Background: The increasing generation of biological waste and the associated environmental concerns have highlighted the necessity of reutilising these materials and converting them into value-added products. In this context, the use of
mineral-rich biowaste through simple and low-cost methods can lead to the production of knowledge-based materials within the framework of green chemistry. Aim: The objective of this study was to utilise waste bones of Hoover fish collected from the Persian Gulf coastline as a sustainable, low-cost, and environmentally friendly source for the extraction of nano-hydroxyapatite, to determine the simplest and most efficient extraction conditions, to prepare its nanocomposites and hydrogels, and to evaluate their applications in photocatalytic, electrochemical, and water treatment systems for the removal of heavy metals and organic dyes.
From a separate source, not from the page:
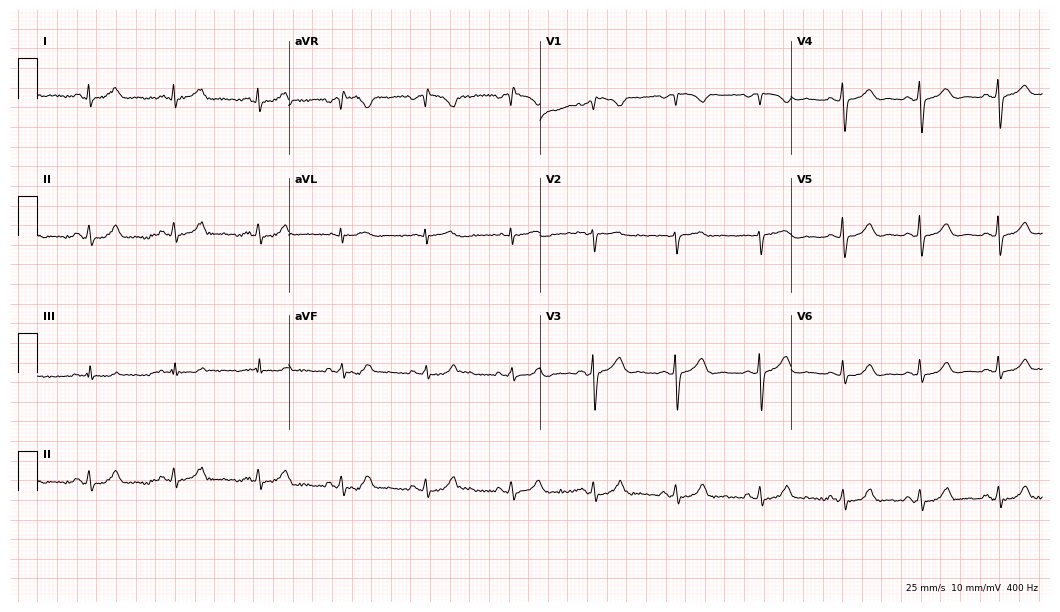
Resting 12-lead electrocardiogram (10.2-second recording at 400 Hz). Patient: a 41-year-old female. Read as a normal ECG.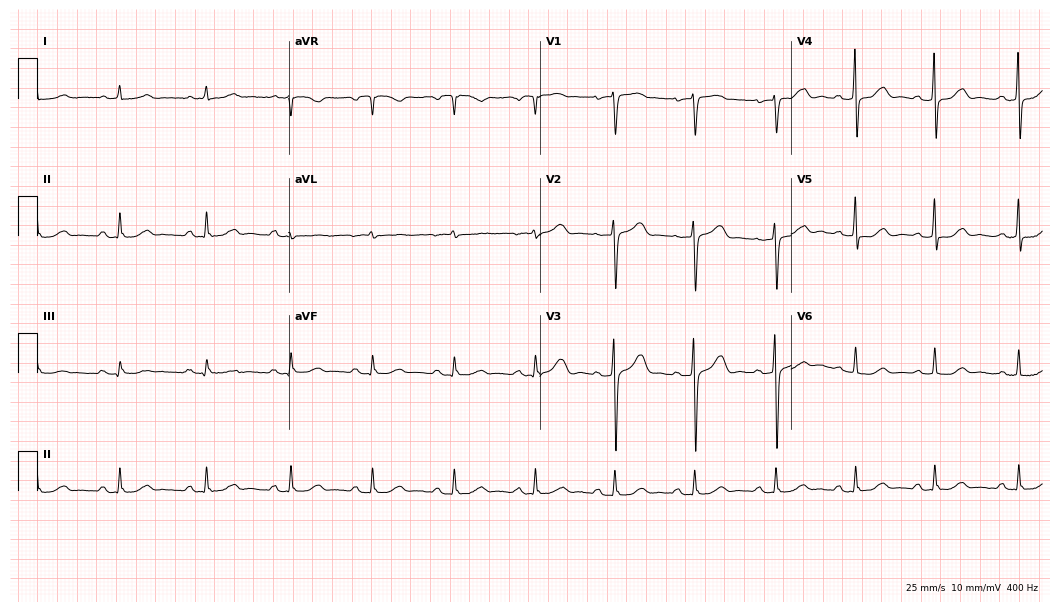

Methodology: This research was conducted as a laboratory-based experimental study. After appropriate pre-treatment, Hoover fish bones were calcined at different temperatures and durations, and the optimal extraction conditions were determined. Structural and physicochemical characterisation of the extracted hydroxyapatite was performed using XRD, FTIR, SEM, BET, and EDX analyses. The photocatalytic performance of the samples was evaluated through the degradation
of methylene blue under solar irradiation, and the degradation mechanism was investigated using LC–MS. Furthermore, hydroxyapatite/gelatin nanocomposites were prepared and employed as electrode modifiers in cyclic voltammetry and
differential pulse voltammetry (DPV). Subsequently, various hydroxyapatite-based hydrogels were synthesised using glutaraldehyde and poly(vinyl alcohol), and their lead ion adsorption performance was investigated.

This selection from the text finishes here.